Van de Graaff Generator
Van de Graaff Generator
Courtesy MIT Libraries

A metallic sphere in air with a 100-centimeter radius has a total charge of 250,000 electrostatic units. Deduce an expression for the sphere’s capacitance. Compute the potential gradient just outside the surface. What is the minimum radius a sphere can have to retain this charge?

Five minutes after noon on Wednesday, October 20, 1937, an MIT student in course 8.03, “Electricity,” had exactly fifty minutes to answer this and three other questions. Missing this one would have been embarrassing. 8.03’s professor was Robert J. Van de Graaff.

The Van de Graaff generator, the hair-raising electric charge experiment still popular in high school physics classrooms, had serious applications in the 1930s.
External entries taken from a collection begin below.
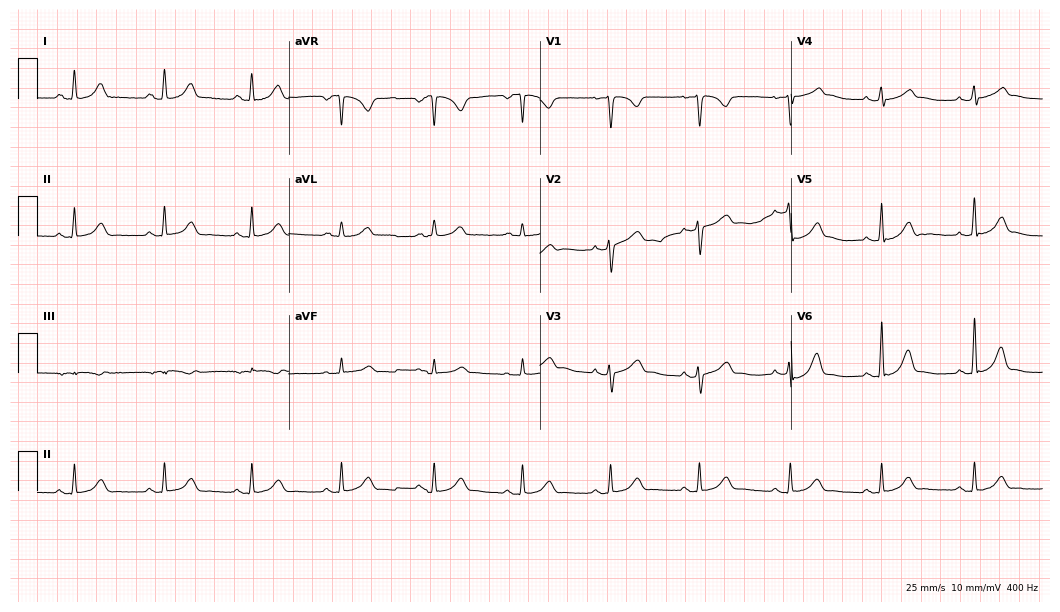
Resting 12-lead electrocardiogram. Patient: a 28-year-old female. Read as a normal ECG.
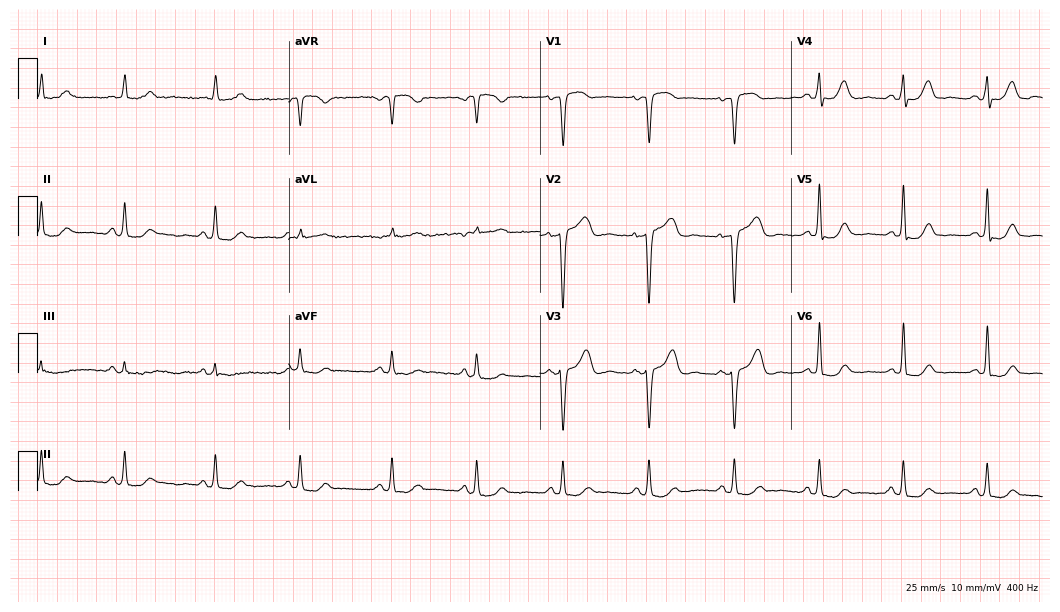
12-lead ECG (10.2-second recording at 400 Hz) from a female, 83 years old. Labelled as a normal ECG.
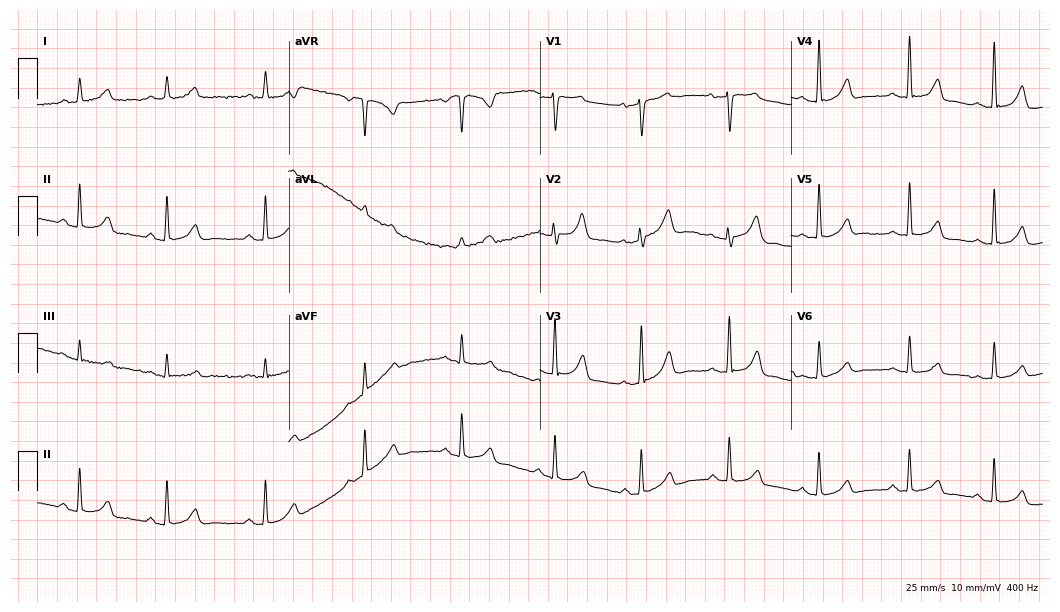
Standard 12-lead ECG recorded from a 43-year-old female patient. Read as a normal ECG.

Though today’s physics class prop may generate 350 thousand volts, Van de Graaff’s 40-foot tall version, an “atom smasher” built for MIT in a vacant dirigible hanger in Dartmouth, Massachusetts, generated 7 million.

“A tool of unequalled power for penetrating and investigating the atomic nucleus,” as Van de Graaff and coauthors described it in a project progress report, the generator found use in everything from military research to cancer treatments.

During its first test on November 28, 1933, the atom smasher could barely contain the charge that flooded its metal spheres. The device discharged in violent arcs of lightning, striking any metal surface nearby, including the trusses of the hangar’s 60-foot roof. “The most powerful man-made thunderbolt of its kind produced so far, was hurled here today from a man-made Olympus,” The New York Times reported.